* Questions plan by trustee to join with plaintiffs
* Plan also criticized by trustee Freeh, MF bondholders
By Nick Brown
NEW YORK, Aug 29 (Reuters) - Former MF Global Chief Executive Jon Corzine is fighting efforts by a bankruptcy trustee to join forces with customers suing him over the commodities brokerage’s demise.
Corzine, along with other current and former MF executives, filed an objection in court on Wednesday arguing that their ability to defend themselves would be hurt if trustee James Giddens is allowed to assign his legal claims to plaintiffs in existing cases.
The executives are defendants in multiple lawsuits accusing them of mismanaging the firm and playing a role in its October 2011 collapse.
“Nothing in the Bankruptcy Code authorizes such limitations on the objectors’ rights and defenses or an enlargement of the trustee’s rights,” lawyers for Corzine and the other executives wrote in documents filed in U.S. Bankruptcy Court in Manhattan.
If allowed to join the customer cases, Giddens would have the right to limit the information and documents available to the executives through discovery, as well as dictate which documents the executives would turn over to plaintiffs, lawyers for Corzine and the other executives wrote.
Lawyers for Corzine and former Chief Financial Officer Henri Steenkamp did not return calls seeking comment.

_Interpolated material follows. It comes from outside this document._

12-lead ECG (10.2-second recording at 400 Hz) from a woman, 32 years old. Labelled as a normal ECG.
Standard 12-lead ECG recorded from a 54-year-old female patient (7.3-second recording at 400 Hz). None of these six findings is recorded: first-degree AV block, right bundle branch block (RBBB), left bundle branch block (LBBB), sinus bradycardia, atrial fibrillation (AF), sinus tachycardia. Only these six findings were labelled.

MF Global went bankrupt in October after its exposure to European sovereign debt spooked investors. Corzine, a former chief of Goldman Sachs Group Inc and a former senator and governor of New Jersey, stepped down days later.
Commodity trader customers of the firm’s broker-dealer unit are facing an estimated $1.6 billion shortfall in their accounts, which Giddens has said is due to the firm’s misuse of customer money in a frantic attempt to keep it afloat. Giddens is charged with recovering as much money as possible for those customers, including through litigation.

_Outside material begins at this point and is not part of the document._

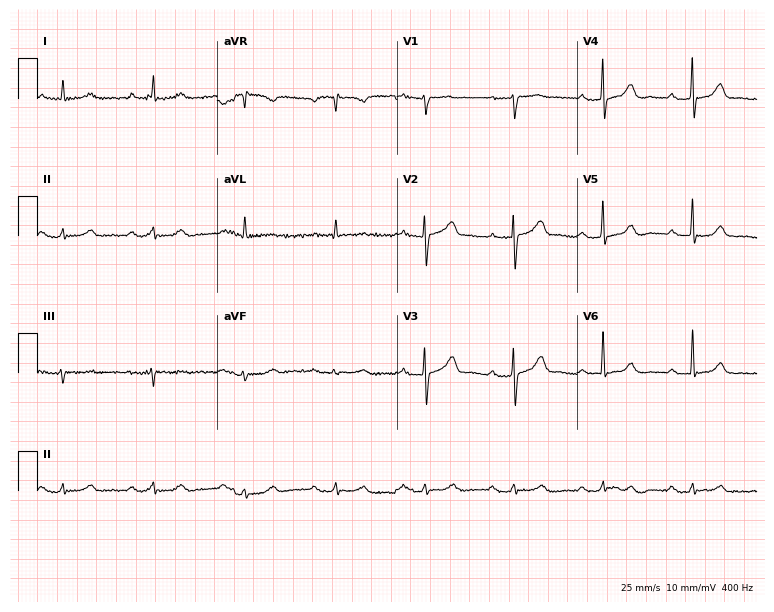
12-lead ECG (7.3-second recording at 400 Hz) from a man, 76 years old. Findings include first-degree AV block.
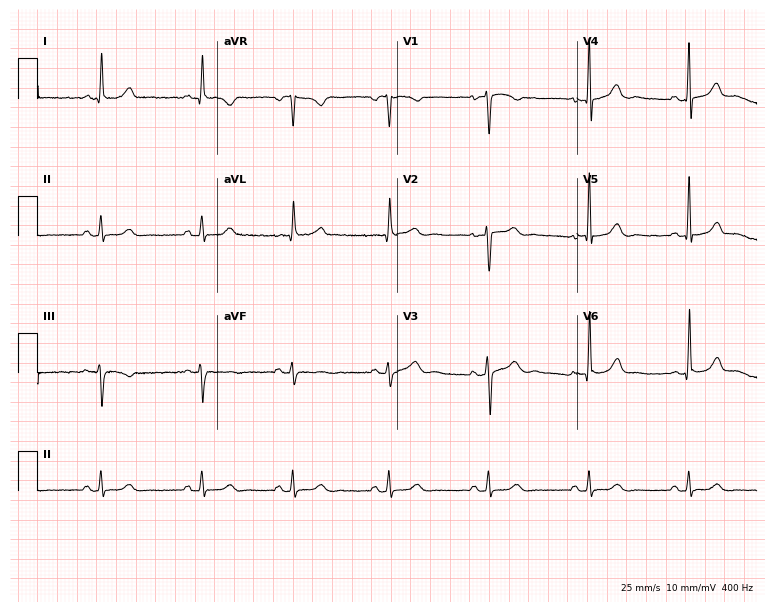
12-lead ECG (7.3-second recording at 400 Hz) from a woman, 35 years old. Screened for six findings — first-degree AV block, right bundle branch block, left bundle branch block, sinus bradycardia, atrial fibrillation, sinus tachycardia — none is recorded.

Some of the customers have sued Corzine, Steenkamp, Chief Operating Officer Bradley Abelow, General Counsel Laurie Ferber and others. Giddens, too, said he saw valid claims against the executives for negligence and breach of fiduciary duty, but earlier this month he said he would forgo bringing those claims himself in favor of assigning them to and cooperating with the class-action plaintiffs.

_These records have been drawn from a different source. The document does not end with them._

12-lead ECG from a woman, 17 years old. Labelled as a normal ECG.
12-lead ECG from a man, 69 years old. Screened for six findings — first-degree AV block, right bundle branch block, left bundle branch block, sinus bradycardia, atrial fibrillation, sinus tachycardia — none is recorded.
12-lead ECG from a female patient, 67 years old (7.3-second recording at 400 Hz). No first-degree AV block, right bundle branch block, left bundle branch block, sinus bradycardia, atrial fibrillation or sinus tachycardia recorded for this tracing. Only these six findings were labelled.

Under Giddens’ plan, any proceeds from the litigation would be sent to the broker-dealer’s estate and distributed by Giddens to customers.
The plan also faces pushback from Louis Freeh, Giddens’ counterpart trustee who is liquidating MF Global’s parent entity.
The two trustees, which represent the interests of different sets of creditors, have long battled over entitlement to various pots of money. Freeh is trying to pay back creditors of MF Global’s parent, like lender JPMorgan Chase & Co.
In court papers on Wednesday, Freeh said some of Giddens’ claims against the defendants would benefit MF Global’s general estate, not its customers, and should therefore be filed by Freeh.
In addition to reinforcing the trustees’ power struggle, Freeh’s objection is a sign that he might bring claims against Corzine and other executives, a notion his lawyer, Brett Miller, did not dispel in a phone interview.
“All viable causes of action are on the table, and will be pursued if appropriate,” Miller said.
But a Giddens spokesman questioned whether Freeh could sue MF Global’s own employees.
“He has some inherent conflicts in opposing this motion because individuals currently employed by MF Global Holdings are defendants in the litigation,” spokesman Kent Jarrell said in a statement.
Bankruptcy Judge Martin Glenn will consider Giddens’ plan, and the objections to it, at a Sept. 5 hearing.
Freeh in court filings called for cooperation between the two trustees, saying they have more important things to worry about than claims against Corzine — namely a lawsuit in the U.K. over Giddens’ attempt to recover $700 million from the coffers of MF Global’s U.K. affiliate for the benefit of U.S. customers.
“The estates need to focus their efforts on a global resolution of all inter-estate claims and potential causes of action rather than creating inter-estate litigation,” Freeh said. Freeh’s objection was supported by MF Global’s unsecured creditors’ committee.
Separately, a group of MF Global bondholders also objected, arguing that customers would lack incentive to pursue claims against the executives that could benefit other creditors.
The bankruptcy is In re MF Global Holdings Ltd, U.S. Bankruptcy Court, Southern District of New York, No. 11-15059.
The liquidation of MF Global’s broker-dealer unit is In re MF Global Inc, U.S. Bankruptcy Court, Southern District of New York, No. 11-2790.